Your Best Work Starts with a Conversation

In fact, everything starts with a conversation.

Jobs start with a conversation we call an “interview.” Marriages start that way, too: long before the ceremonial words and religious official shows up, there is a conversation we call a “proposal.” Our hands hold a burger and fries because of a conversation we call an “order” (though now automated at McDonald’s). Even a conversation with God (or the Universe) has a name: “prayer.”

We have unique names for these verbal communication events because they signal the beginning of something.

Why all this attention to these verbal beginning points? Because that is how humans begin things—how we engage with each other. We say what we know, negotiate the differences in how we understand the situation using words and body language, and then we agree to move forward (or apart, as the case may be).

Our best work starts with a conversation.

We Start This Way. You Do Too.

One great joy of copywriting is the initial conversations we have with clients. Our client explains their product or service, their customers, and their business model, usually with a lot of enthusiasm. Then they tell the problem they have or the opportunity they see.

Our team actively listens. Not just because we are interested (we are intensely interested) but because the initial conversation often plants the seeds for the solution. The seeds are there—but none of the conversation participants know it.


That initial conversation puts in focus what we are trying to do together. Information gets shared, along with how the product or service changes customers’ lives. As we talk, we pick up on the layers of meaning behind the product or service. Those layers of meaning power the mixing, organizing, and rearranging of words.

Research and interviews follow, but the initial conversation often sets the tone and pours gas into the creative process. The discussion sets in motion the meaning-making that makes creative people like us want to find a new way to tell our client’s stories.

Don’t Underestimate Your Small, Daily Conversations

We encourage our clients focused on innovation to take conversations more seriously. Conversations that crack open a new solution to an old problem often seem to happen at scientific conferences or when colleagues enthusiastically share the results of a particular bit of research they are doing.  

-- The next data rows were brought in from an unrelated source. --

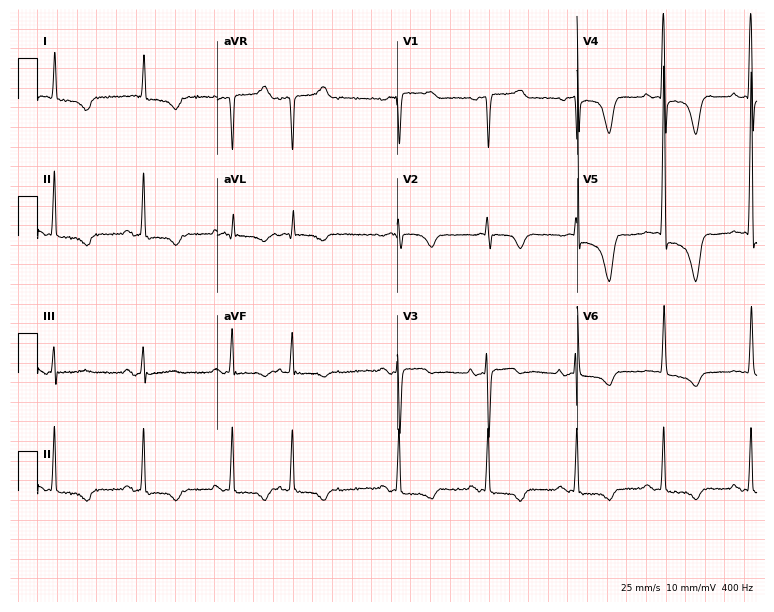
12-lead ECG from a female, 72 years old. No first-degree AV block, right bundle branch block (RBBB), left bundle branch block (LBBB), sinus bradycardia, atrial fibrillation (AF) or sinus tachycardia recorded for this tracing.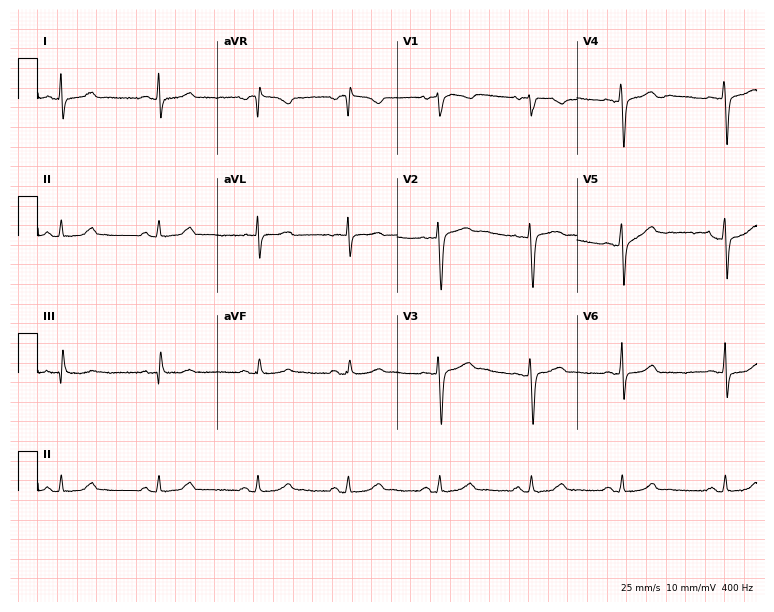
12-lead ECG from a 33-year-old woman. Labelled as a normal ECG.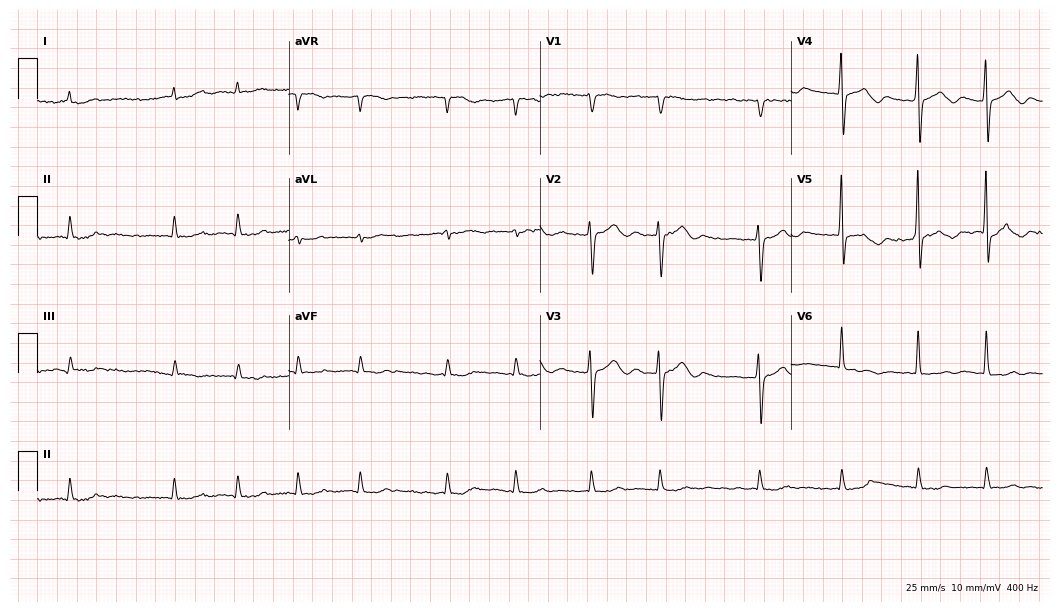
Electrocardiogram (10.2-second recording at 400 Hz), an 83-year-old male. Interpretation includes atrial fibrillation.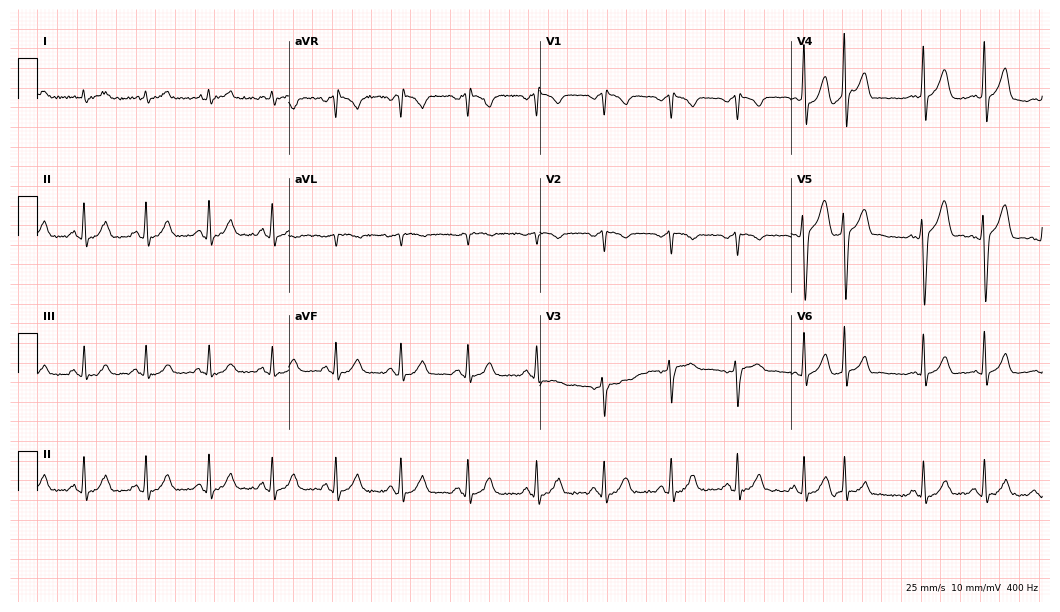
Electrocardiogram, a 46-year-old male patient. Overall reading on record: normal ECG.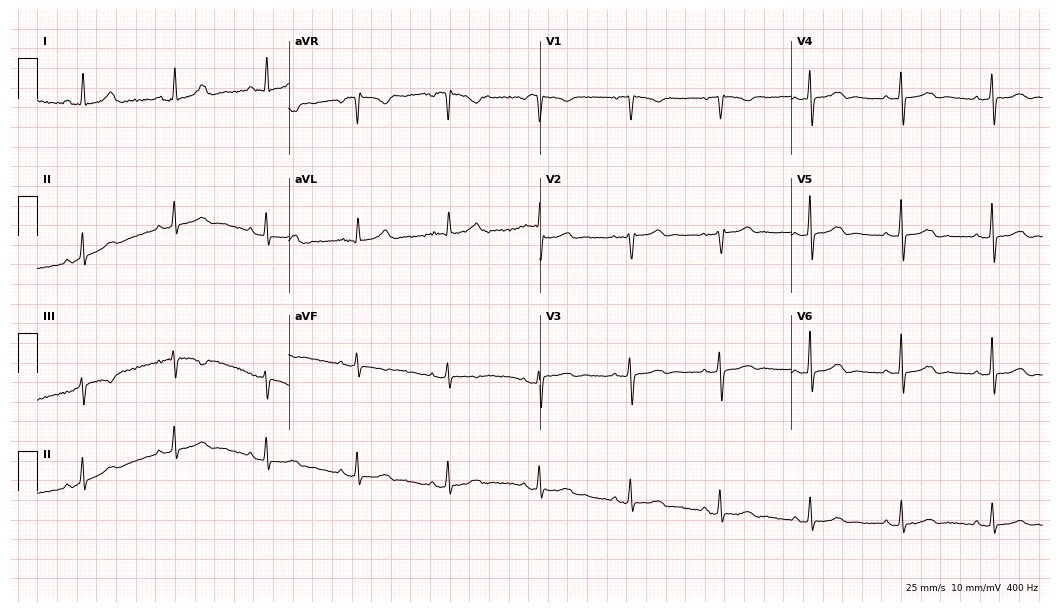
12-lead ECG from a 46-year-old female. Screened for six findings — first-degree AV block, right bundle branch block, left bundle branch block, sinus bradycardia, atrial fibrillation, sinus tachycardia — none is recorded. Other findings, if any, are not listed.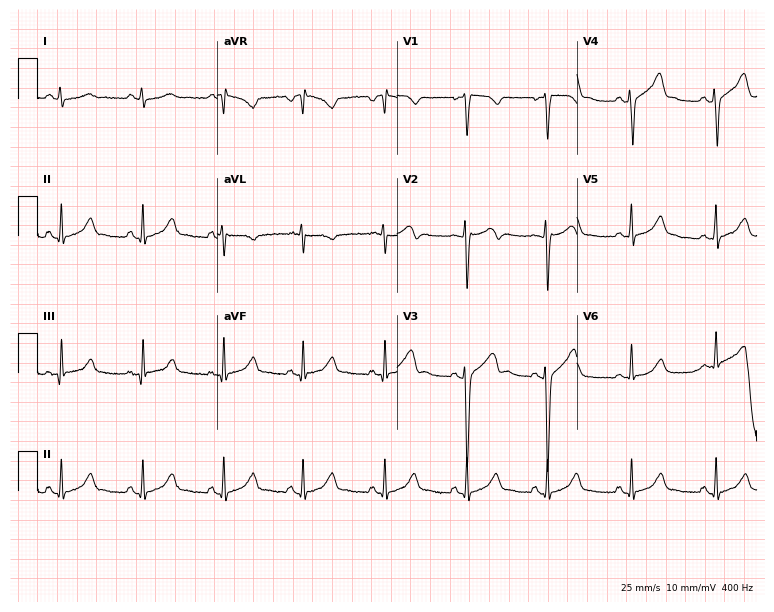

Having deeper and broader conversations is an ongoing goal for these clients who depend on conjuring new products to meet emergent needs. Those conversations are a matter of frequency, of connecting like-minded people, and of relationship-building. Some tools help, but tools are not the primary medium for these conversations. The primary medium is human connection, which takes a variety of forms.

Note to Self: Be Alert to Starting Things

Lots of us are task-oriented. Most days, we tend to value accomplishing tasks over small talk. This puts us in the perfect position to ignore the pieces of conversations that could solve our current problems.

But if we realize how potent our conversations are for starting new things, we might remind ourselves to pay attention to the people and situations, and conversations occurring all around us. That approach looks suspiciously like living in the present.

And maybe we all need to stop throughout our days and ask, “What is this conversation trying to start?”